Companies Mentioned
Why It Matters
Methane’s high warming potential makes the banks’ indirect financing a critical, yet unaddressed, climate risk that could affect regulatory compliance and investor confidence. Addressing this gap can steer capital toward lower‑emission food production and protect financial reputations.
Key Takeaways
- •Banks finance $159 bn linked to 1.3 M tonnes methane.
- •96% of debt to top emitters is facilitated finance.
- •No major bank has explicit methane reduction targets.
- •Only Barclays and Rabobank set agriculture-specific GHG goals.
- •Planet Tracker urges disclosure standards for facilitated methane emissions.
Pulse Analysis
The latest Planet Tracker study, “The Silence of the Loans,” shines a light on a hidden source of climate risk: methane emissions embedded in bank‑financed agriculture. Analyzing 25 global banks, the report finds $159 bn of loan and underwriting exposure to fifteen of the world’s largest methane‑intensive food producers, supporting roughly 1.3 million tonnes of methane each year. Because most of this financing is “facilitated” – where banks arrange capital without taking direct balance‑sheet risk – the emissions remain largely invisible on corporate sustainability reports.
The investigation also exposes a systemic disclosure blind spot. Current ISSB S2 and UK SRS S2 standards do not compel institutions to report Scope 3 emissions arising from facilitated finance, allowing banks to claim climate‑friendly portfolios while indirectly funding high‑methane activities. Only two banks, Barclays and Rabobank, have set agriculture‑specific greenhouse‑gas targets, and none have adopted explicit methane‑reduction policies. Planet Tracker therefore urges regulators to tighten reporting requirements and for lenders to embed methane metrics into credit‑approval processes, turning leverage into a climate‑mitigation tool.

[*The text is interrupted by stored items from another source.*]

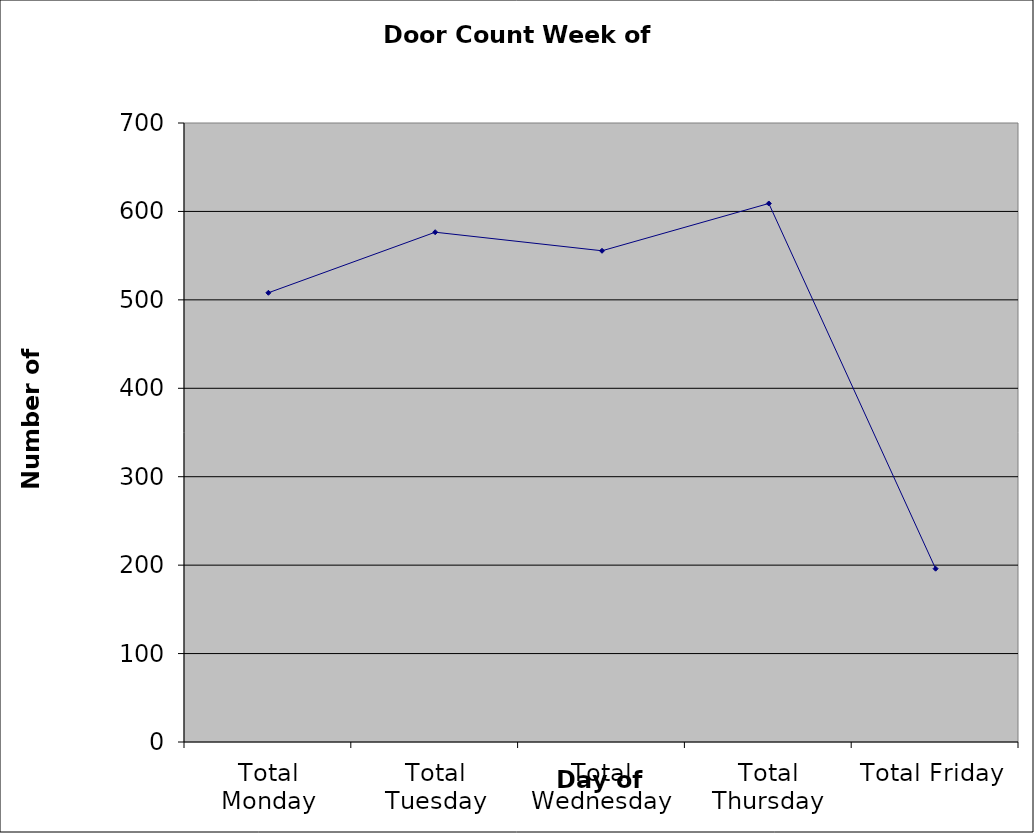
| Category | Series 0 |
|---|---|
| Total Monday | 508 |
| Total Tuesday | 576.5 |
| Total Wednesday | 555.5 |
| Total Thursday | 609 |
| Total Friday | 196 |

For investors and corporate clients, the findings raise immediate reputational and financial stakes. Companies such as Nestlé and Danone are already under shareholder pressure to disclose methane pathways, and the lack of bank‑level targets could translate into higher financing costs or divestment. As the Global Methane Pledge aims for a 30 % cut by 2030, banks that fail to align their portfolios risk falling behind regulatory expectations and missing out on emerging low‑methane financing opportunities. Proactive policy adoption could therefore protect balance sheets while accelerating the transition to a lower‑carbon food system.